Listed records Start Marker

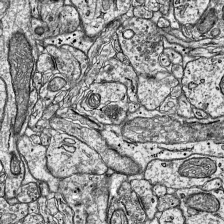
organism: Mouse
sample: Visual Cortex
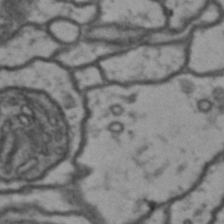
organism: Drosophila
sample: Brain
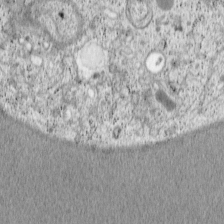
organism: African green monkey
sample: COS-7 cells
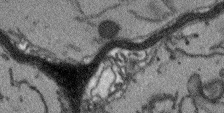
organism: Arabidopsis thaliana
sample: Root tip
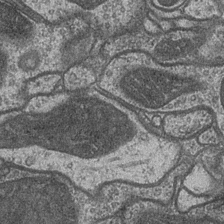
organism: Drosophila
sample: Optic medulla
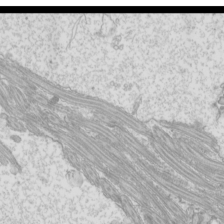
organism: Mouse
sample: Cilia; mouse epididymis
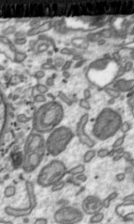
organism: Toxoplasma gondii
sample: Parasites in a vacuole inside a host cell
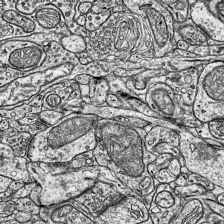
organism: Mouse
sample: Visual Cortex
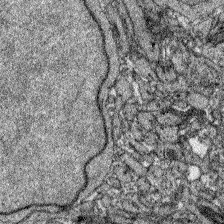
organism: Zebrafish
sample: Larval olfactory bulb
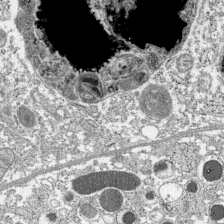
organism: C57BL Mouse
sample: Pancreatic islet

Listed records End Marker

(Exercise description)
Number of lines holding the word "organism" in the material: give this value and nothing more.

(Answer to this exercise)
10